Background & Aims: Crohn's disease (CD) and ulcerative colitis (UC) are chronic multifactorial inflammatory bowel diseases with unknown etiology, but a deregulated mucosal immune response to gut-derived bacterial antigens is thought to be involved. Toll-like receptor ligands, especially lipopolysaccharide (LPS), contribute to the maintenance of the disease. We have previously shown that the enzyme alkaline phosphatase (AP) is able to detoxify LPS and the aim of this study was to examine a possible role in inflammatory bowel diseases.
Methods: Intestinal AP (iAP) mRNA expression and LPS-dephosphorylation in intestinal biopsies of control persons and IBD patients were examined, and we subsequently studied the effect of orally administered iAP-tablets on the progression of dextran sodium sulphate-induced colitis in rats.

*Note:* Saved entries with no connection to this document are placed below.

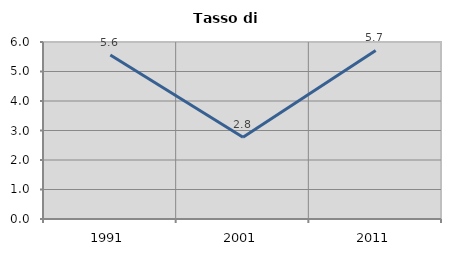
| Category | Tasso di disoccupazione   |
|---|---|
| 1991.0 | 5.56 |
| 2001.0 | 2.769 |
| 2011.0 | 5.713 |
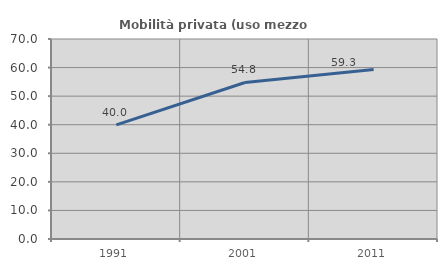
| Category | Mobilità privata (uso mezzo privato) |
|---|---|
| 1991.0 | 39.966 |
| 2001.0 | 54.783 |
| 2011.0 | 59.343 |
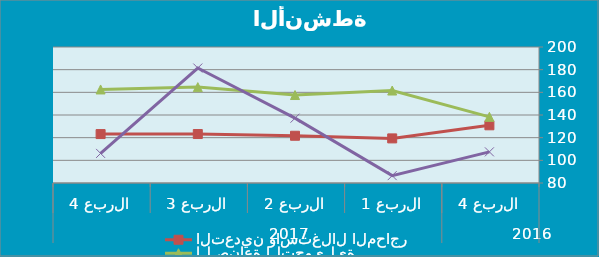
| Category | التعدين واستغلال المحاجر | الصناعة التحويلية | إمدادات الكهرباء |
|---|---|---|---|
| 0 | 130.91 | 138.37 | 107.49 |
| 1 | 119.36 | 161.6 | 86.5 |
| 2 | 121.69 | 157.62 | 137.2 |
| 3 | 123.2 | 164.6 | 181.44 |
| 4 | 123.18 | 162.54 | 106.12 |
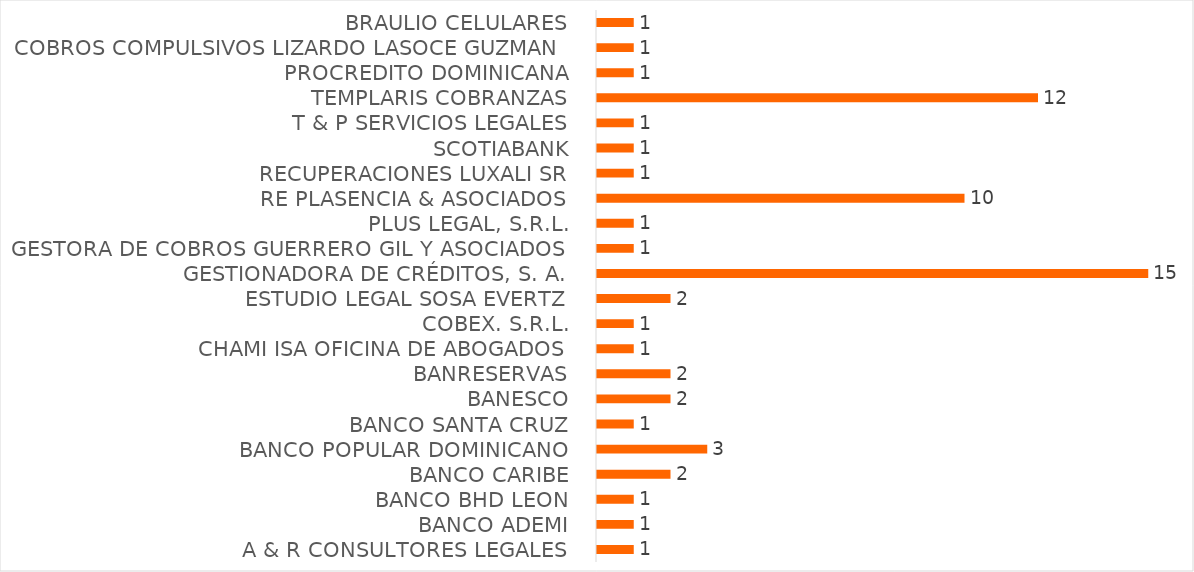
| Category | CANTIDAD DE CASOS |
|---|---|
| A & R CONSULTORES LEGALES | 1 |
| BANCO ADEMI | 1 |
| BANCO BHD LEON | 1 |
| BANCO CARIBE | 2 |
| BANCO POPULAR DOMINICANO | 3 |
| BANCO SANTA CRUZ | 1 |
| BANESCO | 2 |
| BANRESERVAS | 2 |
| CHAMI ISA OFICINA DE ABOGADOS | 1 |
| COBEX. S.R.L. | 1 |
| ESTUDIO LEGAL SOSA EVERTZ | 2 |
| GESTIONADORA DE CRÉDITOS, S. A. | 15 |
| GESTORA DE COBROS GUERRERO GIL Y ASOCIADOS | 1 |
| PLUS LEGAL, S.R.L. | 1 |
| RE PLASENCIA & ASOCIADOS | 10 |
| RECUPERACIONES LUXALI SR | 1 |
| SCOTIABANK | 1 |
| T & P SERVICIOS LEGALES | 1 |
| TEMPLARIS COBRANZAS | 12 |
| PROCREDITO DOMINICANA | 1 |
| COBROS COMPULSIVOS LIZARDO LASOCE GUZMAN  | 1 |
| BRAULIO CELULARES | 1 |

Results: In healthy persons, iAP mRNA and enzyme activity was high in the ileum relative to the colon. In UC and Crohn's patients iAP mRNA expression was found markedly reduced when inflamed tissue was compared to non-inflamed tissue. Oral administration of iAP-tablets to colitic rats resulted in a significant attenuation of colonic inflammation as reflected by reduced mRNA levels for TNFα, IL-1β, IL-6 and iNOS, a reduced iNOS-staining and inflammatory cell influx, and a significantly improved morphology of the intestinal wall.
Conclusions: The present study shows that epithelial iAP mRNA expression is reduced in both UC and Crohn's patients. The rat model demonstrates that oral administration of active iAP-enzymes in the intestinal tract, results in a significant reduction of inflammation. This provides new insight on IBD pathology and a novel treatment approach to this severe inflammatory disease.